Au tréfonds de la Terre: la Béance

Ga_aNé de la vaste Béance, le monde a désormais un plancher. D'une part, ce plancher s'élève vers le haut sous forme de montagnes; d'autre part, il s'enfonce vers le bas sous forme de souterrain. Cette sous-terre se prolonge indéfiniment, de sorte que, d'une certaine façon, ce qui se trouve à la base de Gaïa, sous le sol ferme et solide, c'est toujours l'abîme, le Chaos. La Terre, surgie au sein de la Béance, s'y rattache dans ses profondeurs. Ce Chaos évoque pour les Grecs une sorte de brouillard opaque où toutes les frontières sont brouillées. Au plus profond de la Terre se retrouve cet aspect chaotique originel.

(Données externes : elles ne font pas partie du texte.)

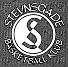 Gammelt SBBK Logo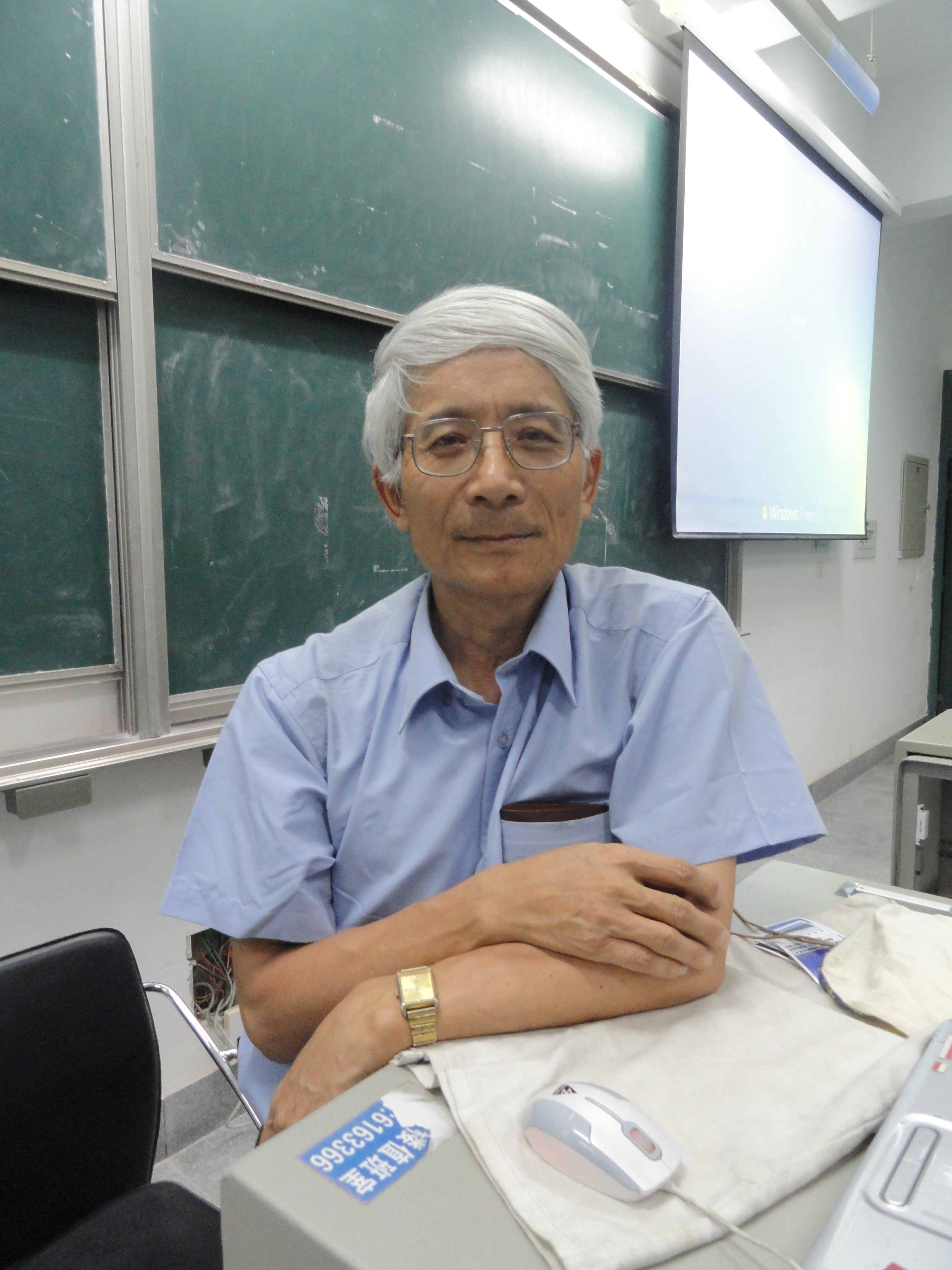 台湾知名业余天文学家及天体摄影家杨昌炽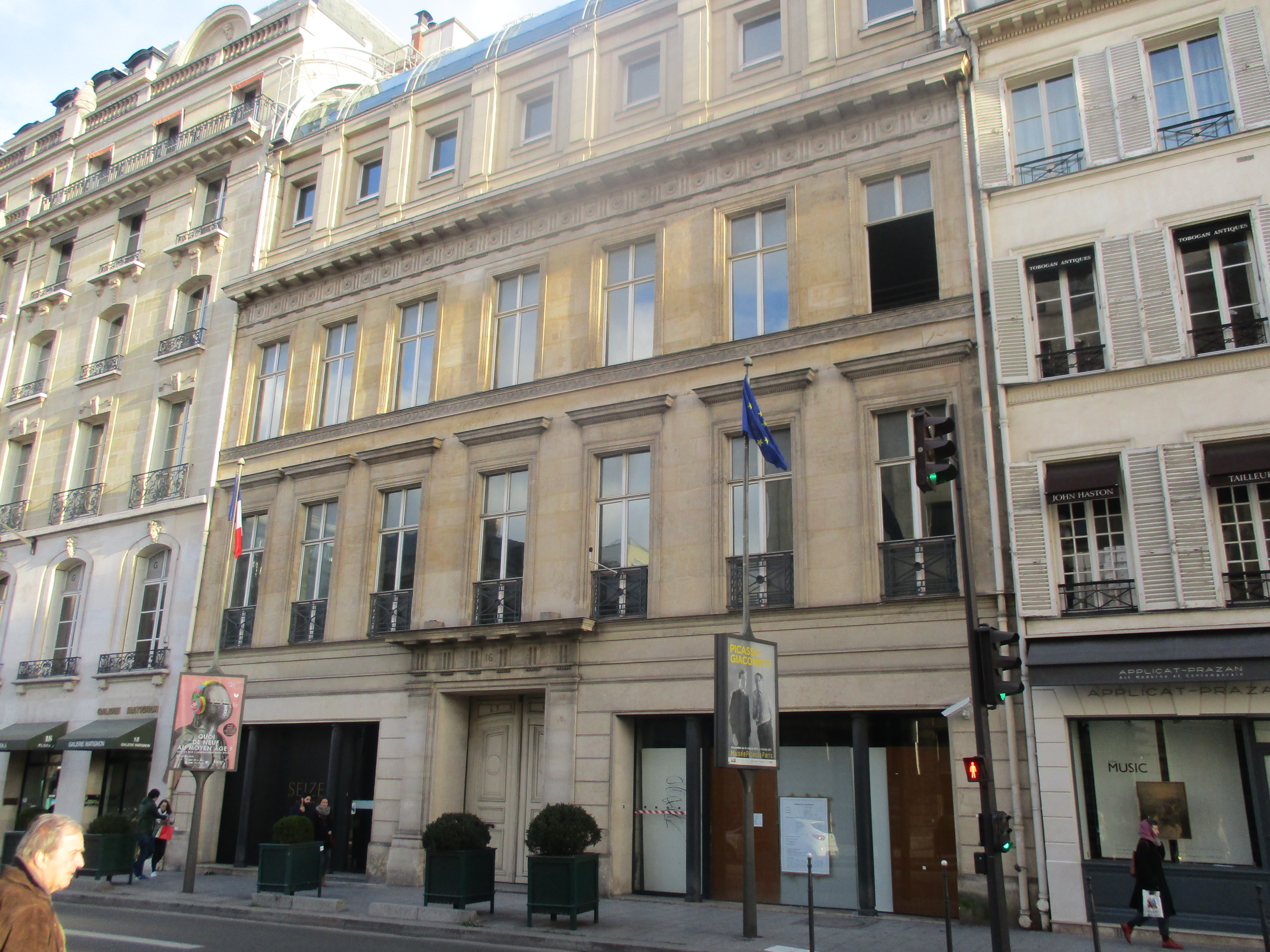 16 avenue Matignon, Paris VIIIe.

Si la Terre est bien visible, si elle a une forme découpée, si tout ce qui va naître d'elle possédera, comme elle, des limites et des frontières distinctes, elle demeure néanmoins, dans ses profondeurs, semblable à la Béance. Elle est la Terre noire. Les adjectifs qui la définissent dans les récits peuvent être similaires à ceux qui disent la Béance. La Terre noire s'étire entre le bas et le haut; entre, d'une part, l'obs­curité, l'enracinement dans la Béance que représentent ses profondeurs et, d'autre part, les montagnes couronnées de neige qu'elle projette vers le ciel, les montagnes lumineuses dont les sommets les plus hauts atteignent cette zone du ciel continuellement inondée de lumière.

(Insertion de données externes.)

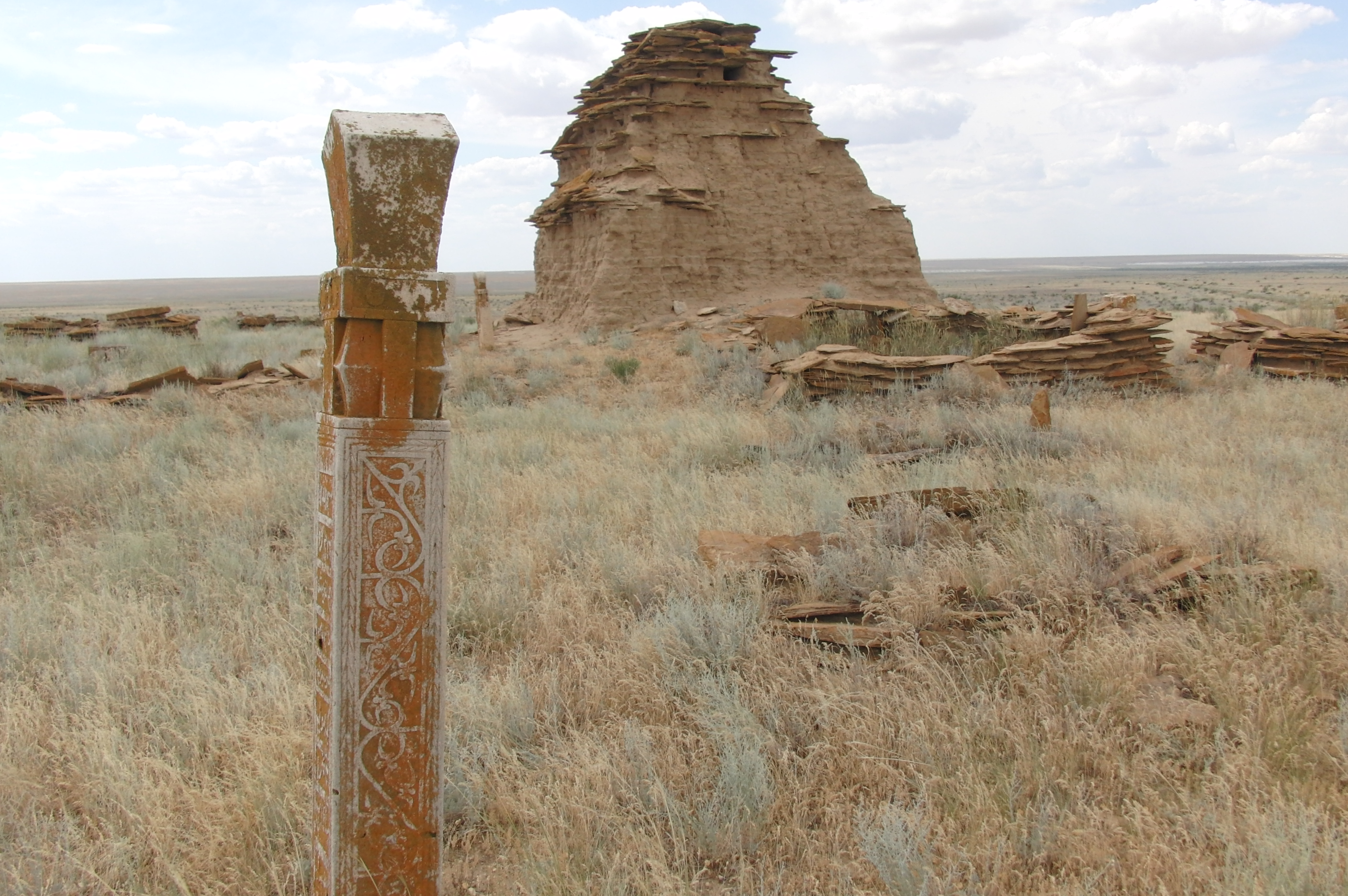 древнее кладбище в степи у Эмбы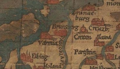 Frombork (Varmia) i Braniewo (Brunsberg) na mapie Polski z 1562 roku

Dans cette demeure qu'est le cosmos, la Terre constitue la base, mais elle n'a pas seulement cette fonction. Elle enfante et nourrit toute chose, sauf certaines entités dont nous parle­rons plus tard et qui sont sorties de Chaos. Gaïa est la mère universelle. Forêts, montagnes, grottes souterraines, flots de la mer, vaste ciel, c'est toujours de Gaïa, la Terre mère, qu'ils tirent leur naissance. Il y eut donc d'abord l'abîme, la Béance, immense gueule en forme de gouffre obscur, sans limites, mais qui dans un deuxième temps s'ouvre sur un solide plancher : la Terre. Celle-ci s'élance vers le haut, descend vers le bas.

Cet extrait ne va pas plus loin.